The procedures of cecal ligation and puncture and measurement of tail systolic blood pressure
Rats were anesthetized with inhalational 2.0% isoflurane and placed in a supine position on a warming pad at 37°C with the abdomen shaved. Under sterile conditions, the abdominal skin and muscle were opened and the cecum exposed in all groups. In the sham controls, the abdomen was then closed and the animal was allowed to recover from anesthesia. In the experimental CLP groups, the cecum was prolene suture ligated over its distal portion (that is, distal ligation) and the cecum distal to the ligature was punctured twice with an 18G needle to allow the cecal contents to be expressed intraperitoneally, as previously described . The abdominal wound was closed and the animal was allowed to recover from anesthesia.
The tail systolic blood pressure (SBP) was measured (Kent Scientific Corporation, Model no: CODA, Torrington, CT, USA.) by a technician who was blinded to the treatment protocols prior to and at 9 hours and 18 hours after CLP or the sham procedure. The tail cuff approach to blood pressure measurement was conducted as follows: initially the rat was warmed in a box at 37°C for 20 minutes before being placed in a restraining apparatus which was also kept at 37°C. The tail was inserted through the cuff which contained a photoelectric pulse detector through which the systolic blood pressure was recorded when the first oscillation appeared during the gradual reduction of cuff pressure. Mean blood pressure was determined from the cuff pressure when the amplitude of the oscillation reached its maximum. The SBP was consecutively and continuously measured 30 times in each rat. The value of SBP recorded for the first 10 times and those recorded when the animals were agitated were discarded. Finally, reliable SBP readings were averaged for each rat and expressed as mean ± SD.

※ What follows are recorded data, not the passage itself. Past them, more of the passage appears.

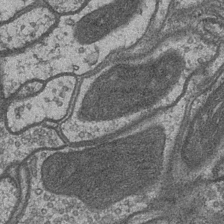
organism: Drosophila
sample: Optic medulla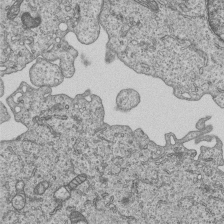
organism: Human
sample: MDA-MB-231 cells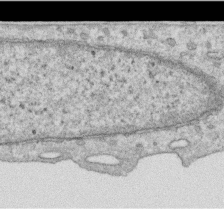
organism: Human
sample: Centriole in RPE cells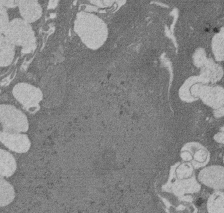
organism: Rat
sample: Salivary granule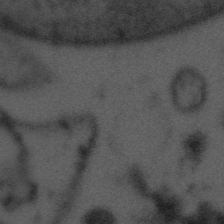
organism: Tuwongella immobilis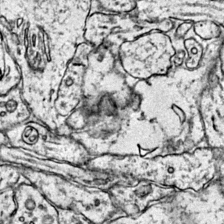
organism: Mouse
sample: Primary visual cortex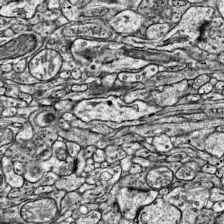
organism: Mouse
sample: Visual Cortex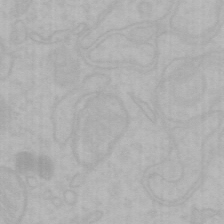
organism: Mouse
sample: Choroid plexus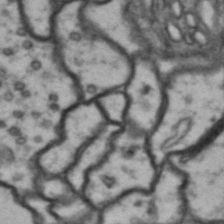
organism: Drosophila
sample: Brain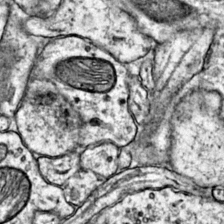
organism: Mouse
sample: Primary visual cortex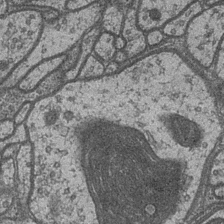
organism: Drosophila
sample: Optic medulla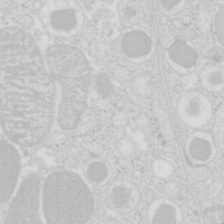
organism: Mouse
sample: Pancreas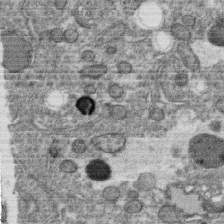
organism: C. elegans
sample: C. elegans oocyte; sperm cells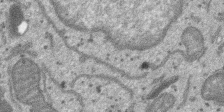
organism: Human
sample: Lung epithelial cells infected with SARS-CoV-2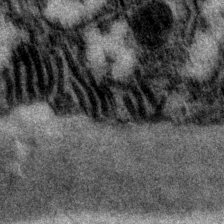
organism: P. pacificus
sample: Pharynx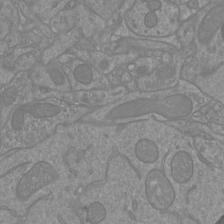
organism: Mouse
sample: Cortical neurons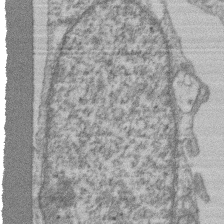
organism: Mouse
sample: T cell stromal cell synapse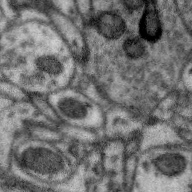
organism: Zebra finch
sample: Brain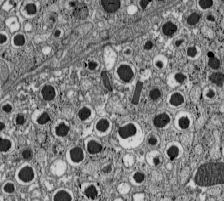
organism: C57BL Mouse
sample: Pancreatic islet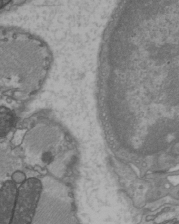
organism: C57BL Mouse
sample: Heart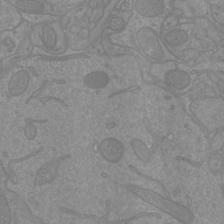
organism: Mouse
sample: Cortical neurons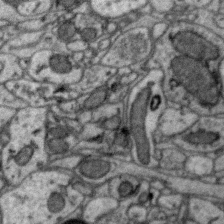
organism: Zebra finch
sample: Brain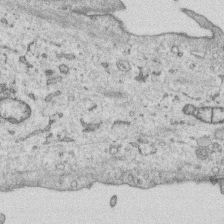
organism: Human
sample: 1205lu cells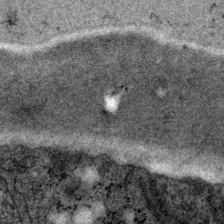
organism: P. pacificus
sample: Pharynx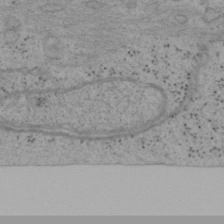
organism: Human
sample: HeLa cells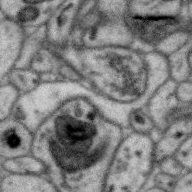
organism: Zebra finch
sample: Brain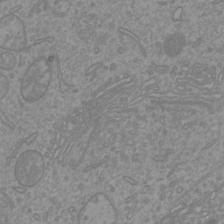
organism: Mouse
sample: Cortical neurons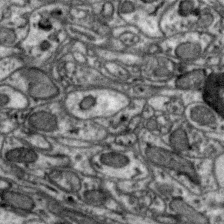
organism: Zebra finch
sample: Brain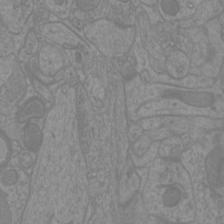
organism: Mouse
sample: Cortical neurons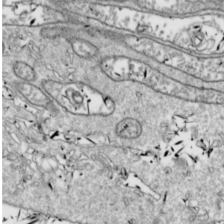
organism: Drosophila
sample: Cell division; meiosis; drosophila spermatocytes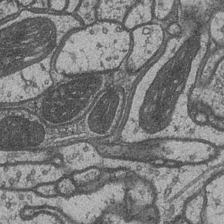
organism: Drosophila
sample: Optic medulla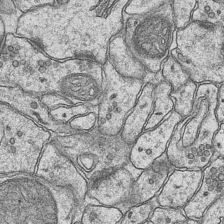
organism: Mouse
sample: CA1 Hippocampus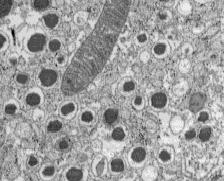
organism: C57BL Mouse
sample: Pancreatic islet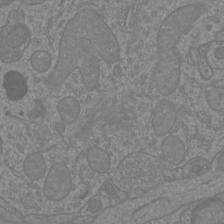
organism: Mouse
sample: Cortical neurons

Definition of healthy and apoptotic ADMSCs
Healthy ADMSCs were those cultured in normal culture medium with adequate nutrition. Serum deprivation of cells in vitro induces apoptosis [22, 28]. Hence, apoptotic ADMSCs were first cultured in normal culture medium followed by 96 hours of serum-free cell culture. The percentages of viable and apoptotic cells were determined by flow cytometry using double staining of annexin V and propidium iodide (PI); this is a simple and popular method for the identification of apoptotic cells (that is early (annexin V+/PI-) and late (annexin V+/PI+) phases of apoptosis).

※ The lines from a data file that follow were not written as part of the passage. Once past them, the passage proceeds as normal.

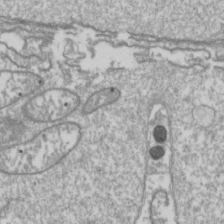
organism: Drosophila
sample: Cell division; meiosis; drosophila spermatocytes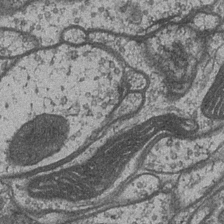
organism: Drosophila
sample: Optic medulla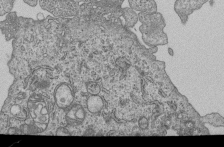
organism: Human
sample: MDA-MB-231 cells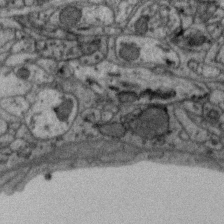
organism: Zebra finch
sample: Brain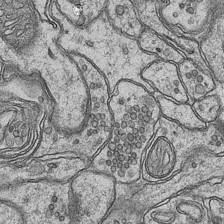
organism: Mouse
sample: CA1 Hippocampus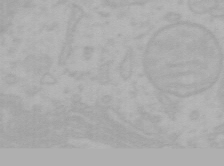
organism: Mouse
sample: Choroid plexus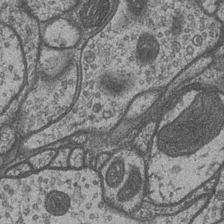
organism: Drosophila
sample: Optic medulla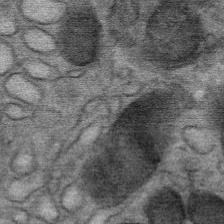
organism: Mouse
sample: Mouse Salivary gland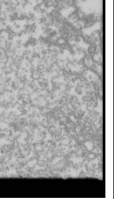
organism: Drosophila
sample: Cell division; meiosis; drosophila spermatocytes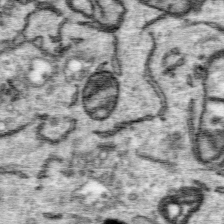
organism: Human
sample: HeLa cells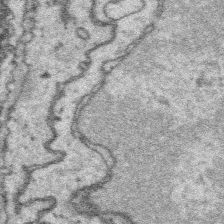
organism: Platynereis dumerilii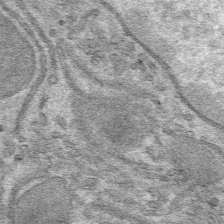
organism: Mouse
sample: Mouse hepatocytes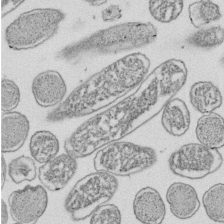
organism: E. coli
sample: Bacterial nucleoid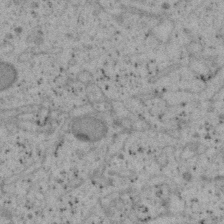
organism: Human
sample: HeLa cells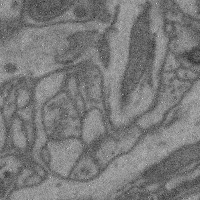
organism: Mouse
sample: Cerebral cortex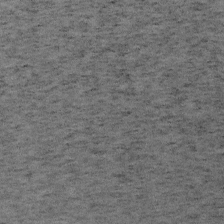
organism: Mouse
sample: OT-I killer T cells with ID8 ovarian cancer cells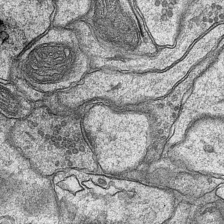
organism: Mouse
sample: CA1 Hippocampus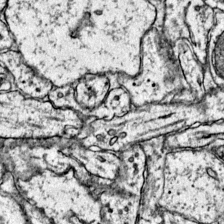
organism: Mouse
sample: Primary visual cortex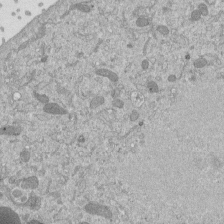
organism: Mouse
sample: ED-1 cell nuclei; centrioles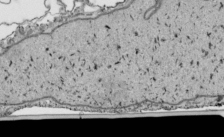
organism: Human
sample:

The principal concept in the present study for the induction of A-ADMSCs using ‘serum deprivation’ is to artificially create a ‘stress environment’ that would activate an intra-cellular signaling pathway for secreting cytokines/chemokines and other mediators to seek the survival path.
Analyses of circulating levels of creatinine and inflammatory biomarkers
Blood samples were stored at −80°C until analyses of tumor necrosis factor (TNF)-α and creatinine were performed in batches at the end of the experiment. Serum TNF-α concentration was assessed in duplicate with a commercially available ELISA kit (R&D Systems, Inc. Minneapolis, MN, USA). Intra-individual variability in TNF-α level was assessed in each group. The mean intra-assay coefficients of variance were all less than 4.0%. Circulating levels of creatinine and white blood cell (WBC) count were measured prior to and at 72 hours after CLP with standard laboratory methods.
Histopathology scoring of kidney injury at 72 hours after the CLP procedure
Histopathology scoring was determined in blinded fashion as previously reported . Briefly, the kidney specimens from all animals were fixed in 10% buffered formalin, embedded in paraffin, sectioned at 5 mm and stained (hematoxylin and eosin; H & E) for light microscopy. The score reflected the grading of tubular necrosis, loss of brush border, cast formation and tubular dilatation in 10 randomly chosen, non-overlapping fields (200x) for each animal as follows: 0 (none), 1 (≤10%), 2 (11% to 25%), 3 (26% to 45%), 4 (46% to 75%) and 5 (≥76%).
Histological assessment of lung injury and crowded score for lung parenchyma
To identify alveolar sac distribution in lung parenchyma, the lung specimens from all animals were fixed in 10% buffered formalin before embedding in paraffin; tissues were sectioned at 5 μm for light microscopy. H & E staining was performed to determine the number of alveolar sacs in a blinded fashion as we previously reported . Three lung sections from each rat were analyzed and three randomly selected high-power fields (HPFs; 100x) were examined in each section. The mean number per HPF for each animal was then determined by summation of all numbers divided by 9. The extent of crowded area, which was defined as the region of thickened septa in lung parenchyma associated with partial or complete collapse of alveoli on H & E-stained sections, was also performed in a blinded fashion. The following scoring system  was adopted: 0 = no detectable crowded area; 1 = <15% of crowded area; 2 = 15% to 25% of crowded area; 3 = 25% to 50% of crowded area; 4 = 50% to 75% of crowded area; 5 = >75% to 100% of crowded area/per HPF.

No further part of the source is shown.